Fine tuning gpt-3 to write in the writing style of a news outlet

Hi everyone,

I would like to try to train a fine-tuned model that writes news articles in the writing style of a specific news outlet, hen given prompts with news facts.

How much training data would I need for that? Is more the better?

How can I train it to mimic the writing style?

So far, my idea is to collect a lot of news articles. Ask gpt-3 to extract the news facts from these articles. And then switch their places, so that in the training data the resulting news facts become the prompt and the news article themselves become the output.

Has anyone tried that before? Do you think it would work?

Welcome to the community.

Sounds like a good action plan to me.

I would use at last 400+ examples. The more the better - usually.

Having keywords in the prompt and the article (as much of it as you can fit) is a good idea.

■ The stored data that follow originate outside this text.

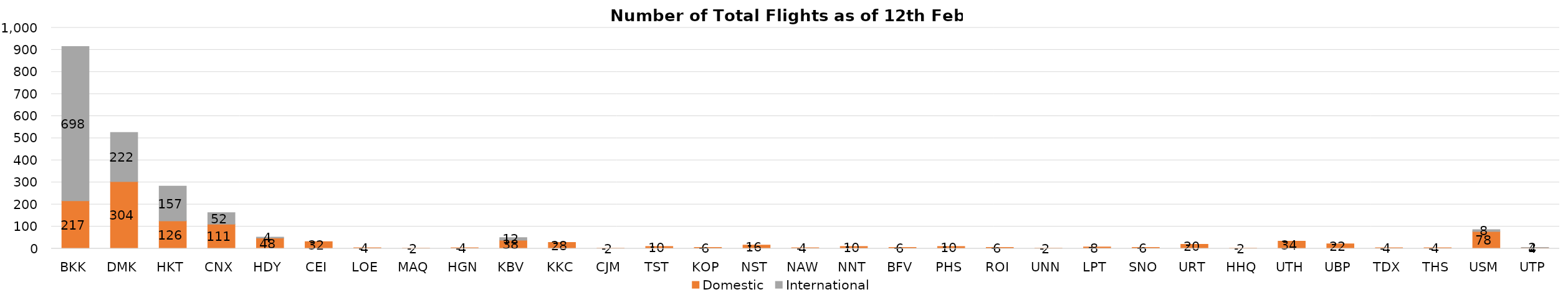
| Category | Domestic | International |
|---|---|---|
| BKK | 217 | 698 |
| DMK | 304 | 222 |
| HKT | 126 | 157 |
| CNX | 111 | 52 |
| HDY | 48 | 4 |
| CEI | 32 | 0 |
| LOE | 4 | 0 |
| MAQ | 2 | 0 |
| HGN | 4 | 0 |
| KBV | 38 | 12 |
| KKC | 28 | 0 |
| CJM | 2 | 0 |
| TST | 10 | 0 |
| KOP | 6 | 0 |
| NST | 16 | 0 |
| NAW | 4 | 0 |
| NNT | 10 | 0 |
| BFV | 6 | 0 |
| PHS | 10 | 0 |
| ROI | 6 | 0 |
| UNN | 2 | 0 |
| LPT | 8 | 0 |
| SNO | 6 | 0 |
| URT | 20 | 0 |
| HHQ | 2 | 0 |
| UTH | 34 | 0 |
| UBP | 22 | 0 |
| TDX | 4 | 0 |
| THS | 4 | 0 |
| USM | 78 | 8 |
| UTP | 4 | 2 |

I think it would probably have good results with enough samples.

1 Like

Thanks a lot for your reply. I’m quite new at this but very much eager to learn and experiment.

Here are some more questions:
I could go up to 36.000 articles. Is that too much? If I add classifications like categories per article. Could they still fit in one fine-tuning model? Or should I create seperate models per category?

I mean, I guess it depends on your budget. You’re charged for each token used in the training data - once for each epoch. (And most fine-tunes go about 4 epochs…)

You should try to fit as much metadata in the prompt as you can while fitting the article in the completion spot. You only have just over 2000 tokens to work with.

Here’s a good introduction page in the docs.

1 Like

@amra.dorjbayar Did you get anywhere with this?